Transition probabilities from the background states would remain unchanged and transition probabilities from the motif states would simply be:

\[\begin{split}P\left(Z_{i+1}=b_{j+1}|Z_i=m_j\right) &= m_b \\ P\left(Z_{i+1}=m_{j+1}|Z_i=m_j\right) &= m\end{split}\]

Now the matrix of transition probabilities has the following non-zero entries:

And time complexity is just \(4nW\). This simplified model is actually a very good approximation of the more complex one. The following plot shows how the values of the full model are distributed inside the transition matrix for typical parameters:

To see how fast probabilities decay away from the diagonal consider the following plot showing the values around state 60 (motif state 20):

We can make a compromise between the fully diagonal model and a model where only \(w\) elements away from the diagonal are retained. The transition matrix would look like:

Time complexity would be then \(nW(3 + w)\). Let’s call \(\tilde{P}(\pmb{X}, \pmb{Z})\) the probability distribution of the sequence under this new approximate transition matrix. We can get a modified EM algorithm:

\[\begin{split}\log \left[\sum_{\pmb{Z}} P(\pmb{X}, \pmb{Z})\right] &= \log \left[\sum_{\pmb{Z}} \tilde{P}(\pmb{X}, \pmb{Z}) \frac{P(\pmb{X}, \pmb{Z})}{\tilde{P}(\pmb{X}, \pmb{Z})}\right] \\ & \geq \sum_{\pmb{Z}}\tilde{P}(\pmb{X}, \pmb{Z})\log\frac{P(\pmb{X}, \pmb{Z})}{\tilde{P}(\pmb{X}, \pmb{Z})}\end{split}\]

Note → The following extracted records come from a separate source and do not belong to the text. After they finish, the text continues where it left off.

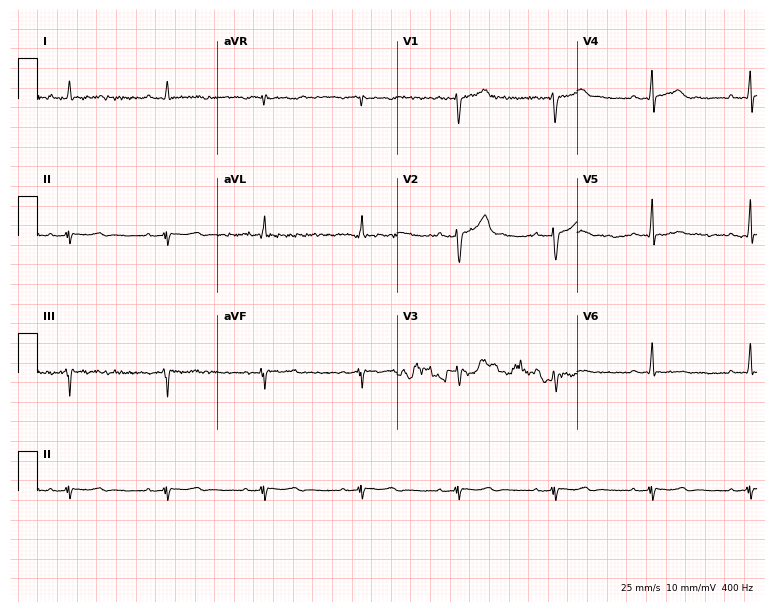
Electrocardiogram (7.3-second recording at 400 Hz), a male, 46 years old. Of the six screened findings (first-degree AV block, right bundle branch block, left bundle branch block, sinus bradycardia, atrial fibrillation, sinus tachycardia), none is recorded.
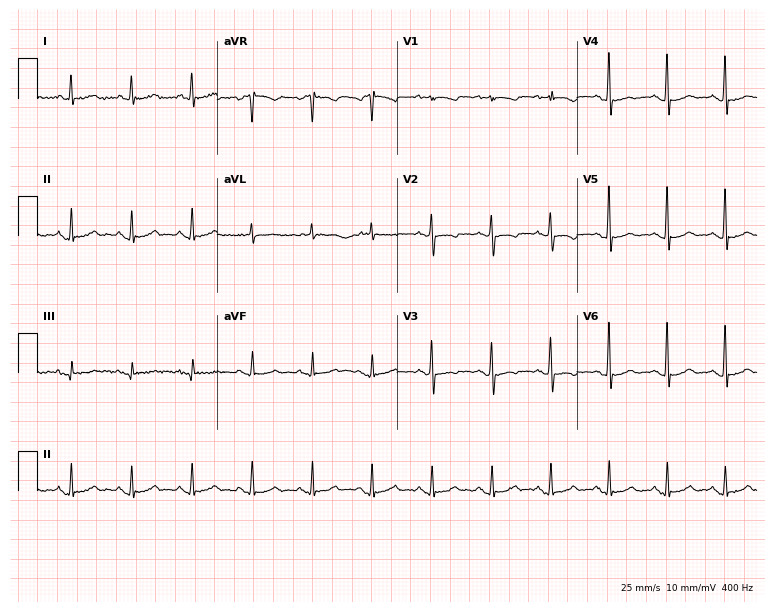
Electrocardiogram (7.3-second recording at 400 Hz), a 72-year-old female patient. Of the six screened findings (first-degree AV block, right bundle branch block (RBBB), left bundle branch block (LBBB), sinus bradycardia, atrial fibrillation (AF), sinus tachycardia), none is recorded. Only these six findings were labelled.
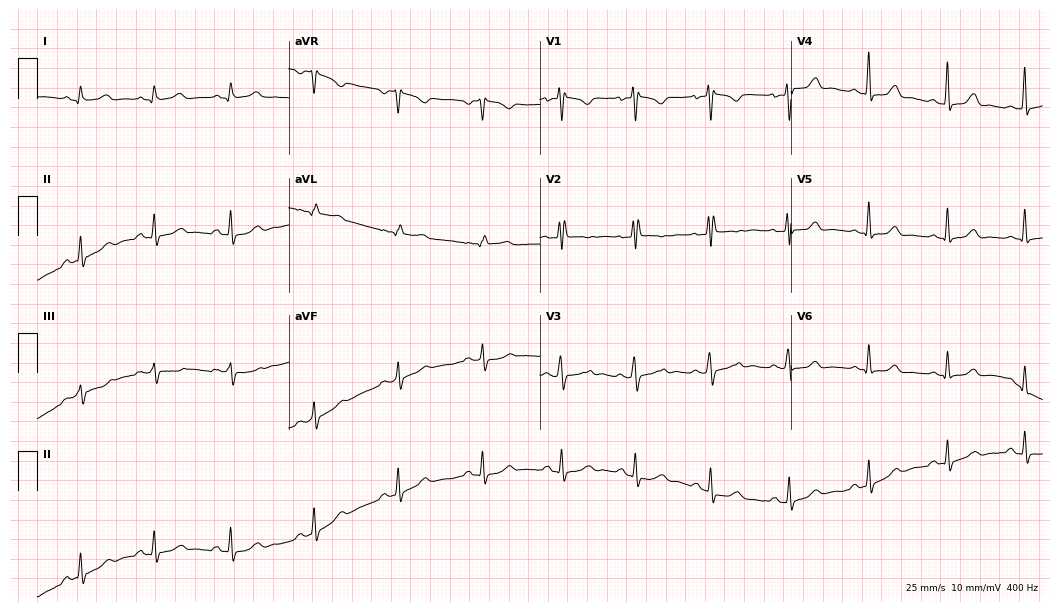
12-lead ECG from a woman, 30 years old. No first-degree AV block, right bundle branch block (RBBB), left bundle branch block (LBBB), sinus bradycardia, atrial fibrillation (AF) or sinus tachycardia recorded for this tracing.
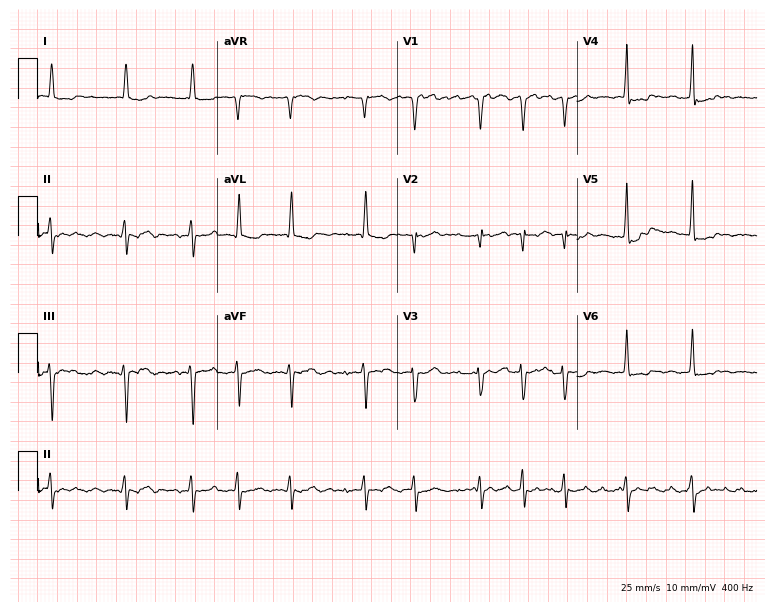
Electrocardiogram, an 81-year-old female patient. Interpretation includes atrial fibrillation.
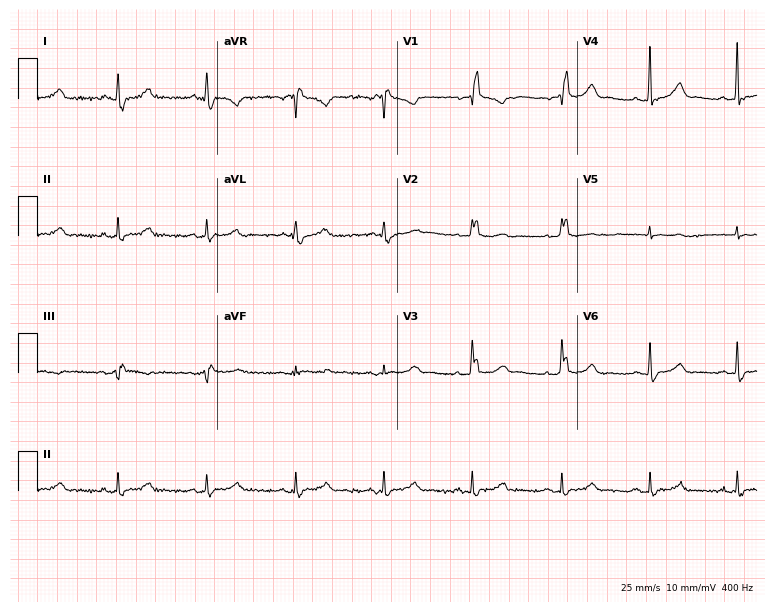
12-lead ECG from a female, 69 years old. Findings include right bundle branch block.
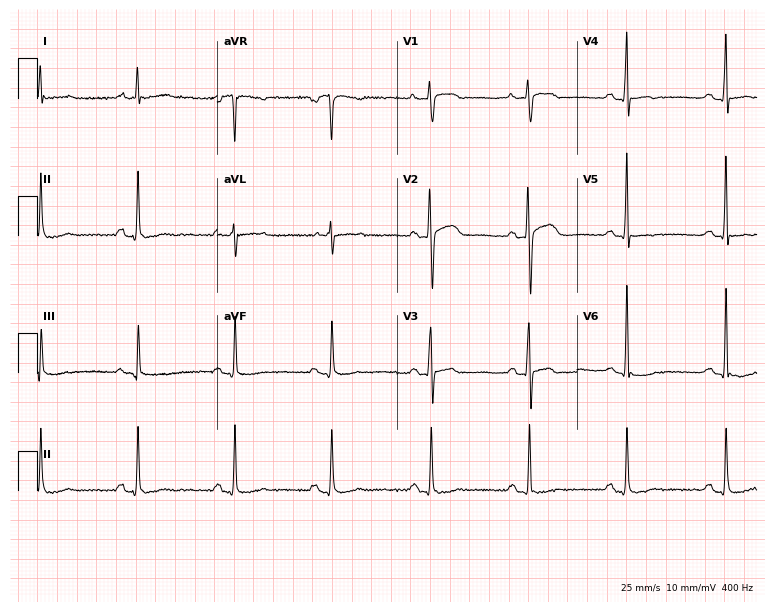
Electrocardiogram, a 43-year-old man. Of the six screened findings (first-degree AV block, right bundle branch block, left bundle branch block, sinus bradycardia, atrial fibrillation, sinus tachycardia), none is recorded. Other findings, if any, are not listed.
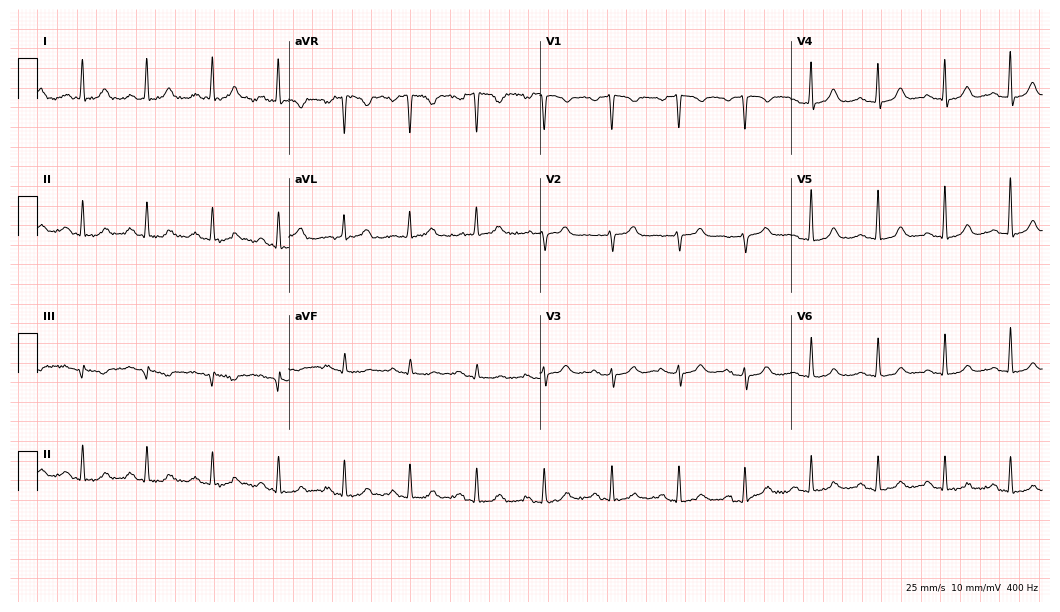
12-lead ECG from a 64-year-old woman (10.2-second recording at 400 Hz). Recorded interpretation: within normal limits.
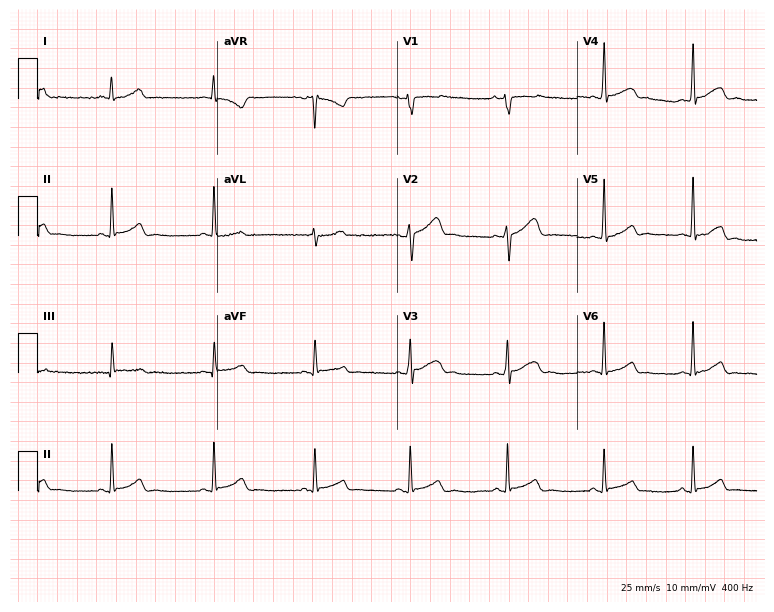
Electrocardiogram (7.3-second recording at 400 Hz), a female patient, 21 years old. Overall reading on record: normal ECG.
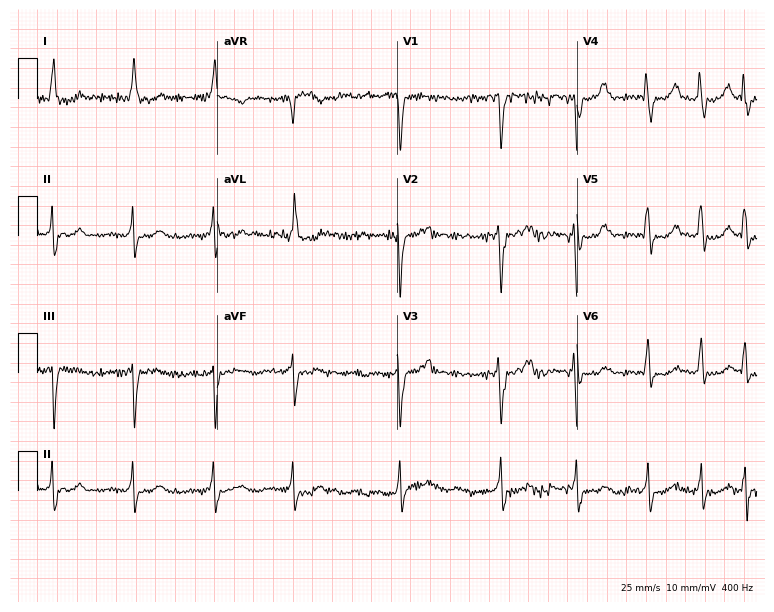
Resting 12-lead electrocardiogram. Patient: a 61-year-old female. The tracing shows left bundle branch block (LBBB), atrial fibrillation (AF).
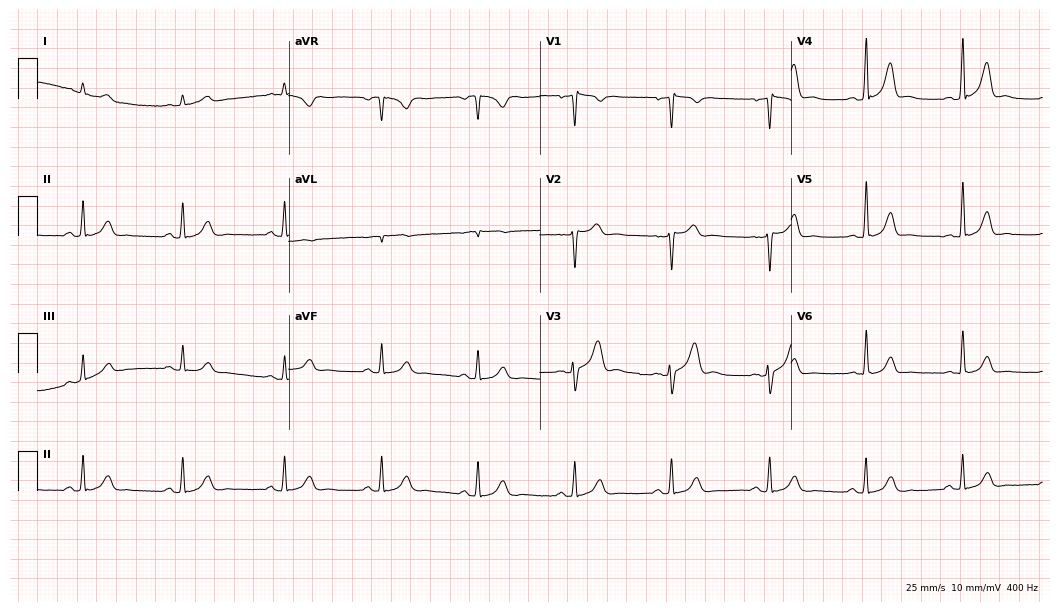
Standard 12-lead ECG recorded from a 39-year-old male patient. Read as a normal ECG.
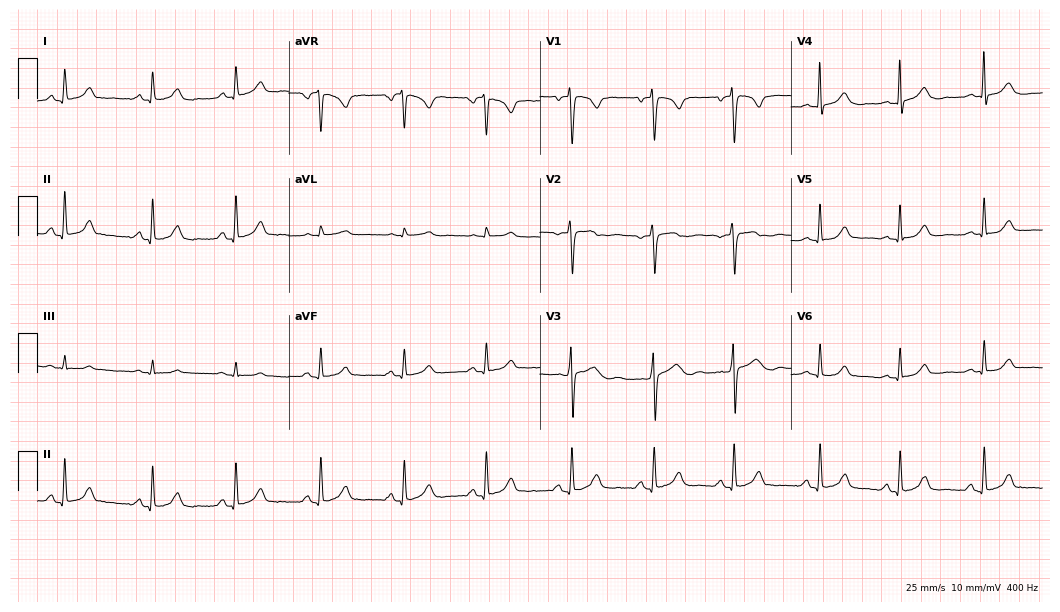
Standard 12-lead ECG recorded from a 39-year-old female (10.2-second recording at 400 Hz). Read as a normal ECG.
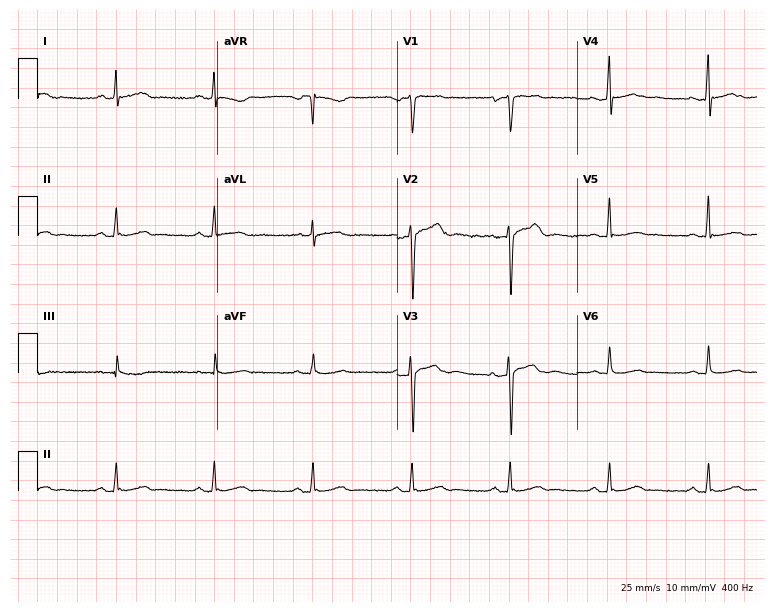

The EM algorithm proceeds as usual but with a modified function to maximize:

\[Q(\pmb{\theta}|\pmb{\theta}^0) = \log P(\pmb{\theta}) + E_{\tilde{P}\left(\pmb{Z}|\pmb{x}^D,\pmb{\theta}^0\right)}\left[\log P(\pmb{x}^D,\pmb{Z}|\pmb{\theta})\right]\]

The only modification in the forward-backward algorithm is that there are more zeros now on the transition matrix. We get halfway to a variational approach like the one in Factorial hidden Markov models.